In June 2016, Matjila was accused of being the "mastermind" behind violent protests in Tshwane after the ANC decided to nominate Thoko Didiza as the mayoral candidate, replacing Kgosientso Ramokgopa. Messages circulated on WhatsApp claimed that Matjila coordinated the burning of government and city buildings and other disruptive activities as part of a "NoSputlaNoVote" campaign. Matjila was summoned to the ANC's Luthuli House to defend himself. He denied the charges, describing them as "lies and propaganda" from opponents within the party. He stated that the allegations were part of a campaign to damage his reputation and pointed out that no police action had been taken against him at that time.

=== ANC disciplinary action (2016) ===
In April 2016, the ANC provincial disciplinary committee expelled Matjila from the party for allegedly leading disruptions at the ANC Youth League regional conference in 2014. However, Matjila appealed this decision, and the ANC national disciplinary committee reinstated him in May 2016. This situation underscored internal tensions within the ANC, especially regarding Matjila's loyalty to then-mayor Kgosientso Ramokgopa.

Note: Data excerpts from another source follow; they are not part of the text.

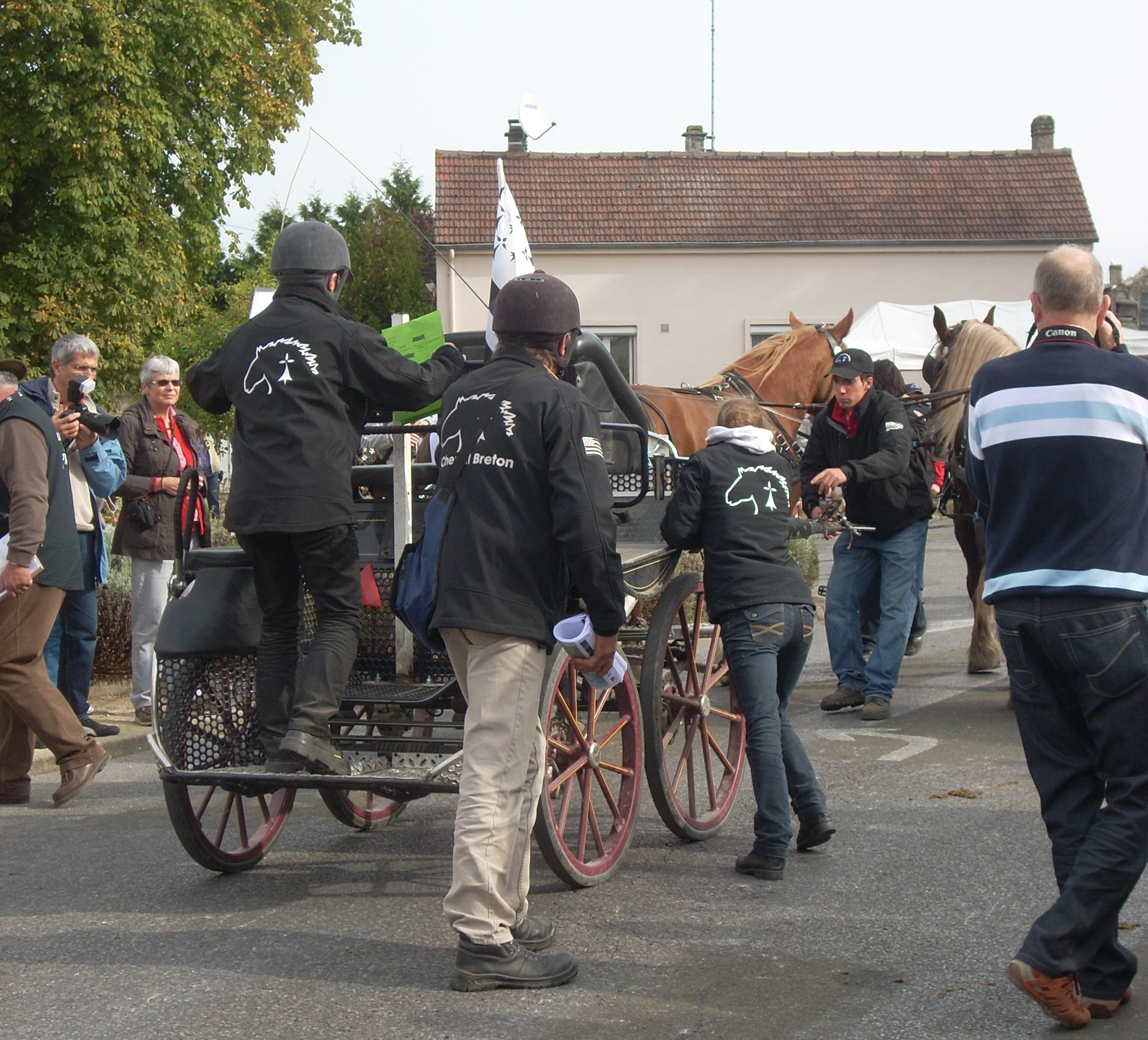 Equipe bretonne durant la route du Poisson 2012, à Lacroix-Saint-Ouen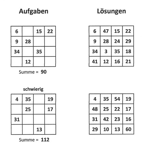 Beispiele und Lösungen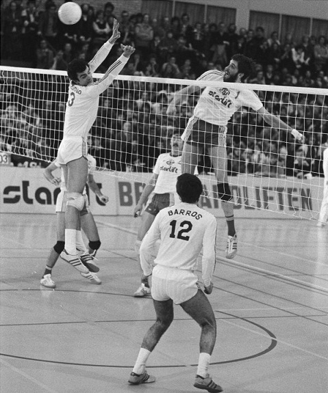 Volleybal Europacup landskampioen Starlift. Blokkeer tegen Real Madrid II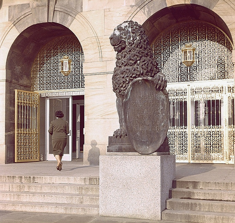 Original image description from the Deutsche Fotothek Dresden. Rathaus, einer der beiden Schildlöwen von Georg Wrba vor dem Eingang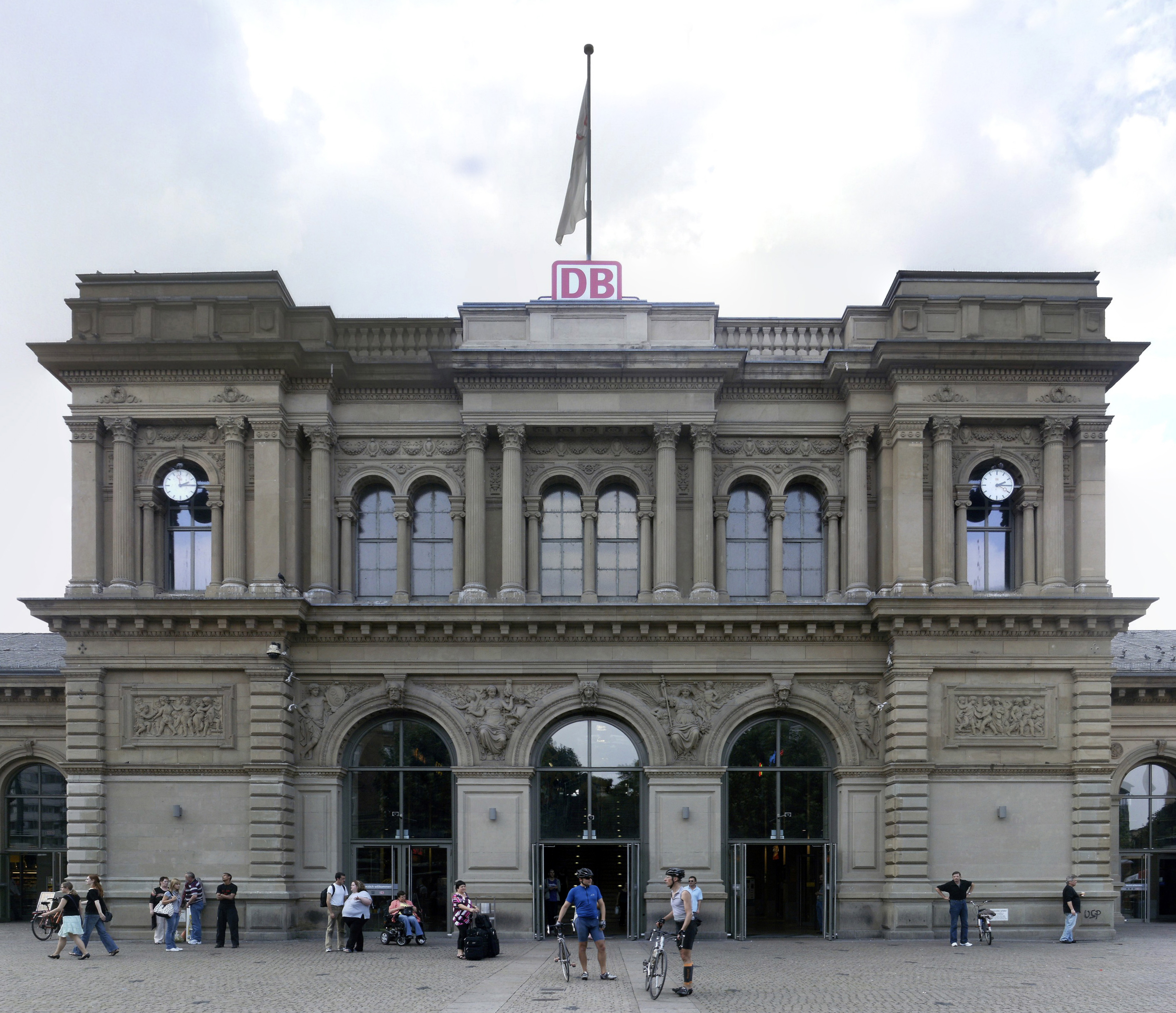 Hauptbahnhof Mainz, Germany. Stiched out of 16 pictures.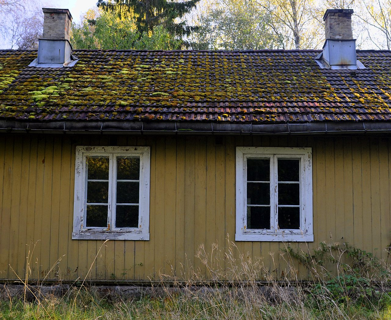 Bolighus ved Skar leir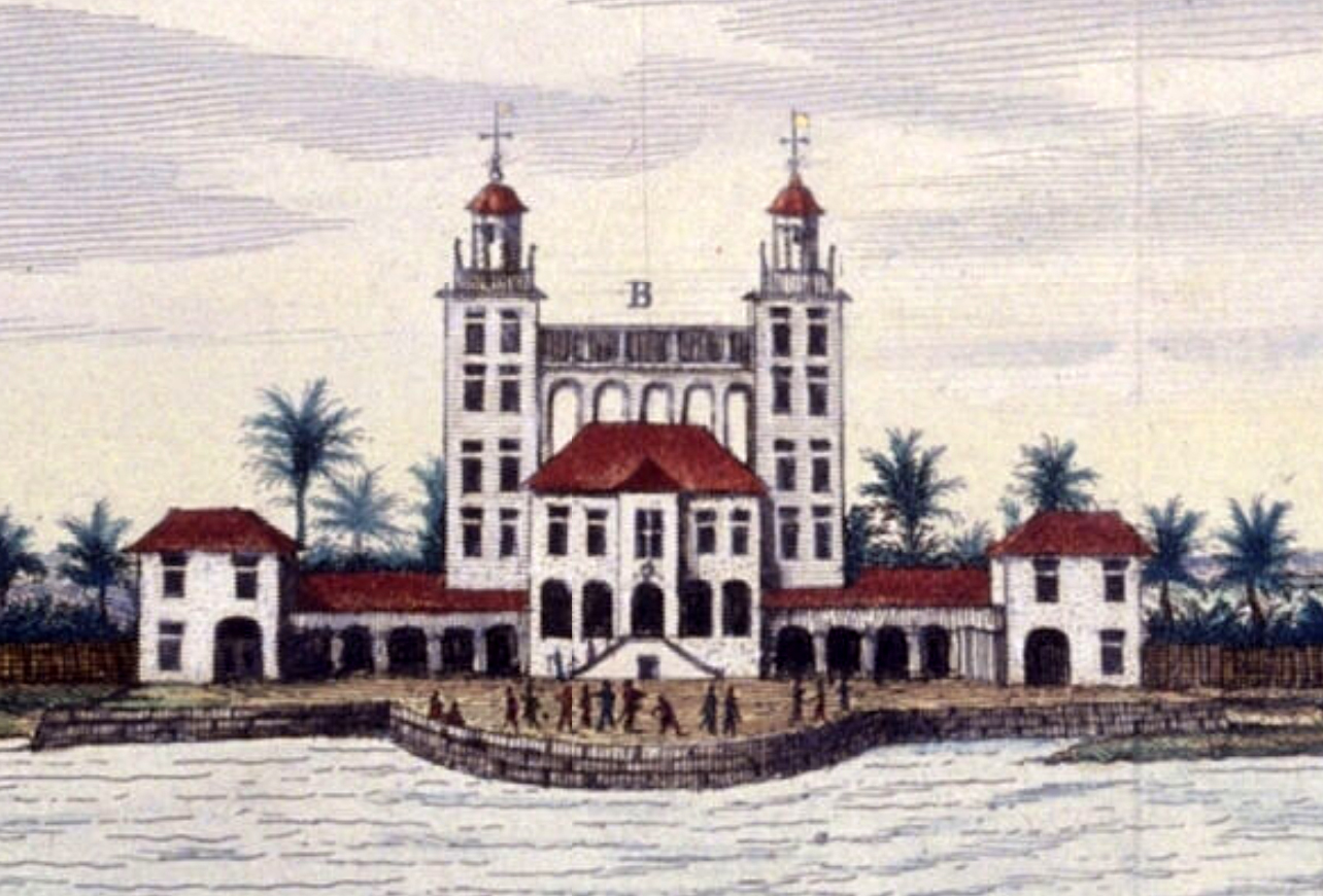 Palácio de Friburgo, local de residência e de despachos de Maurício de Nassau situado na capital do Brasil Holandês, Recife.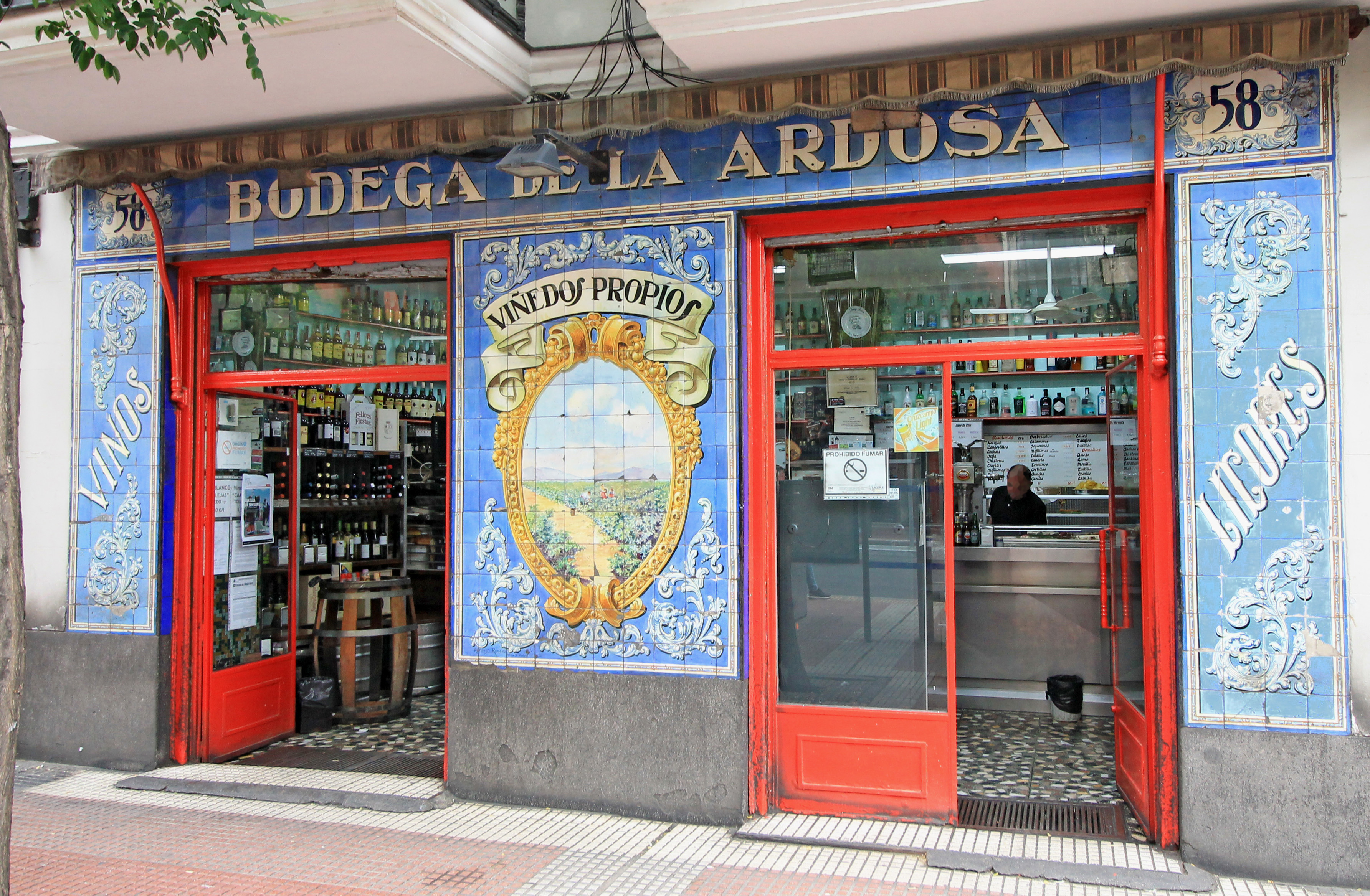 Façade of Bodega de La Ardosa tavern.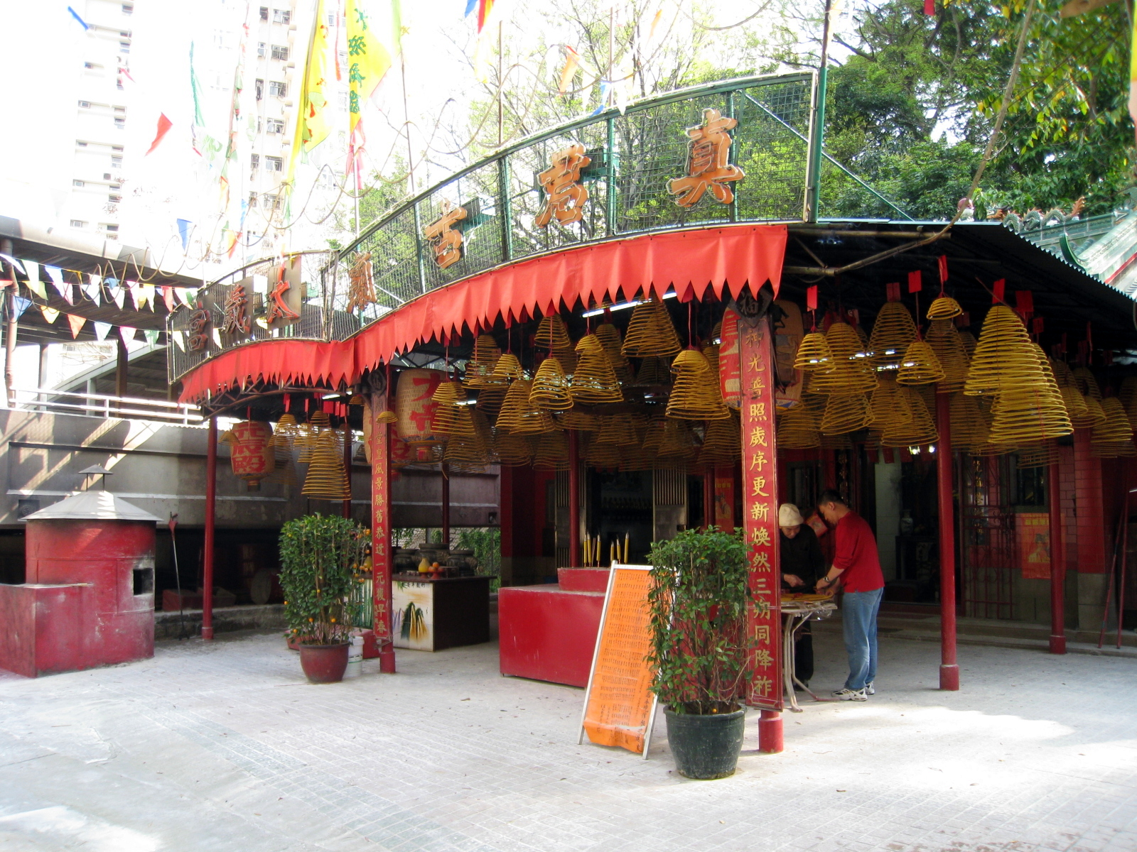 HK Chun Kwan Temple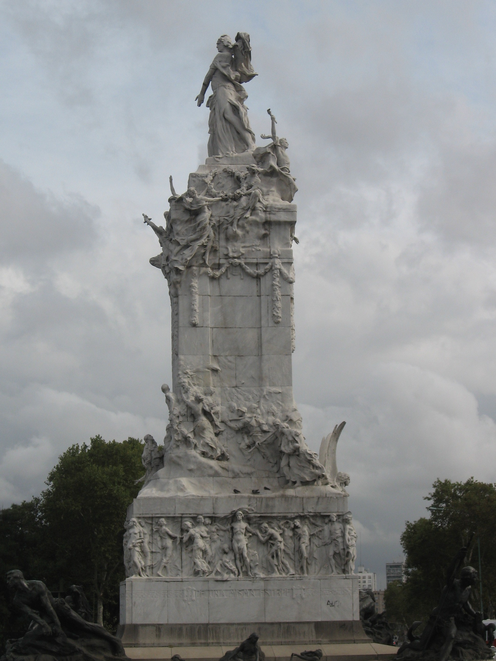 Monumento a La Carta Magna y las Cuatro Regiones Argentinas, conocido popularmente como “De los españoles”. Situado en Sarmiento y Libertador ciudad de Buenos Aires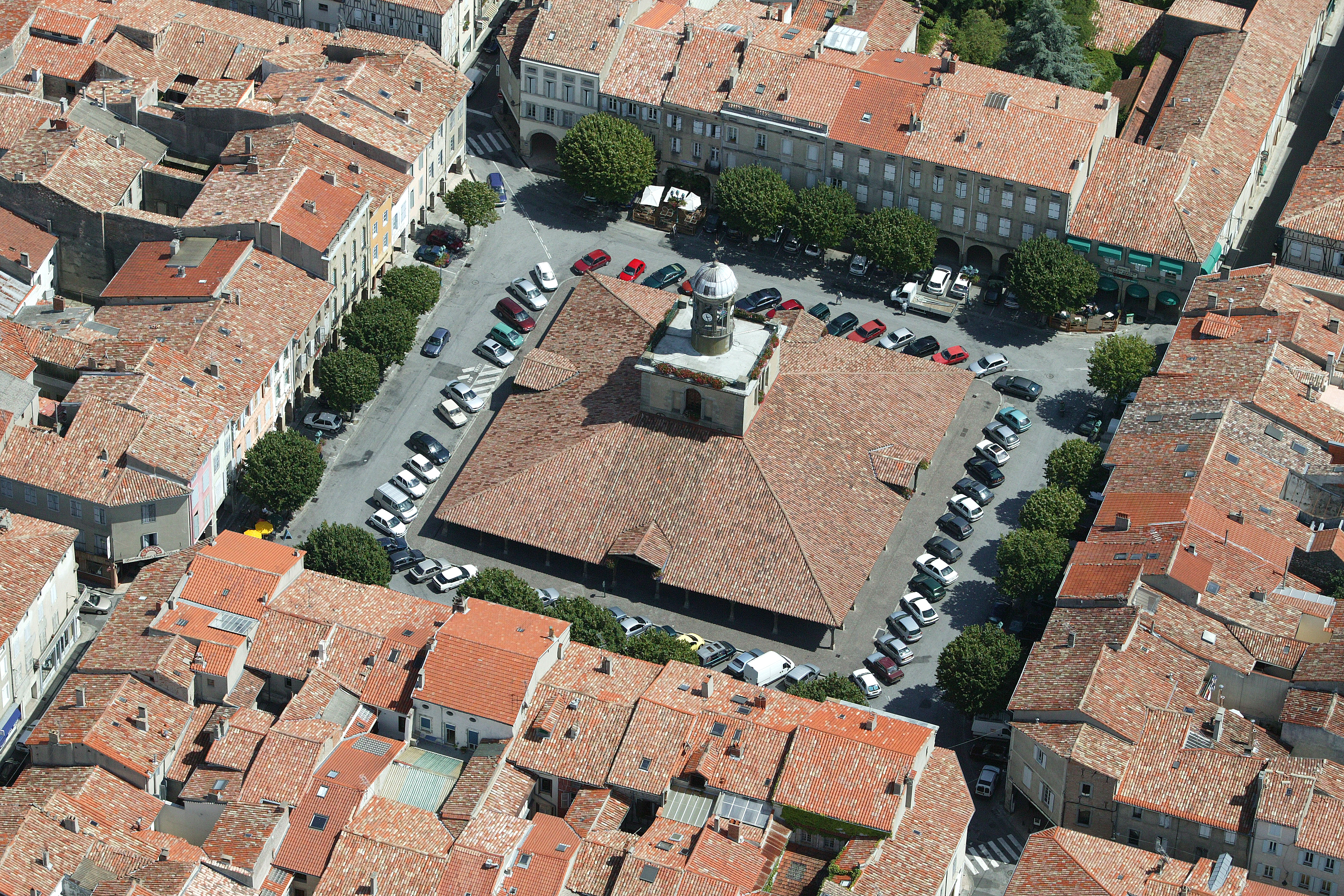 revel2

=== Assault charge (2025) ===

In July 2025, Matjila was accused of common assault by Mogomotsi Masilo, a Centurion branch co-ordinator within the ANC. The incident allegedly took place at the ANC offices in Arcadia, Pretoria. Masilo claimed that Matjila slapped him with the back of his hand after a dispute over Matjila referring to ANC members as "boys."

Matjila surrendered to the Sunnyside police station on 30 July 2025, and was released on a warning, with a court appearance scheduled for 21 August 2025. He denied the assault, calling the case a "political stunt" aimed at damaging his reputation before an ANC elective conference. He argued that the allegations were fabricated by rivals within the party to weaken his re-election bid.

In a separate matter, Matjila was arrested in 2016 for assault but was also released on a warning, with that case postponed for further investigation.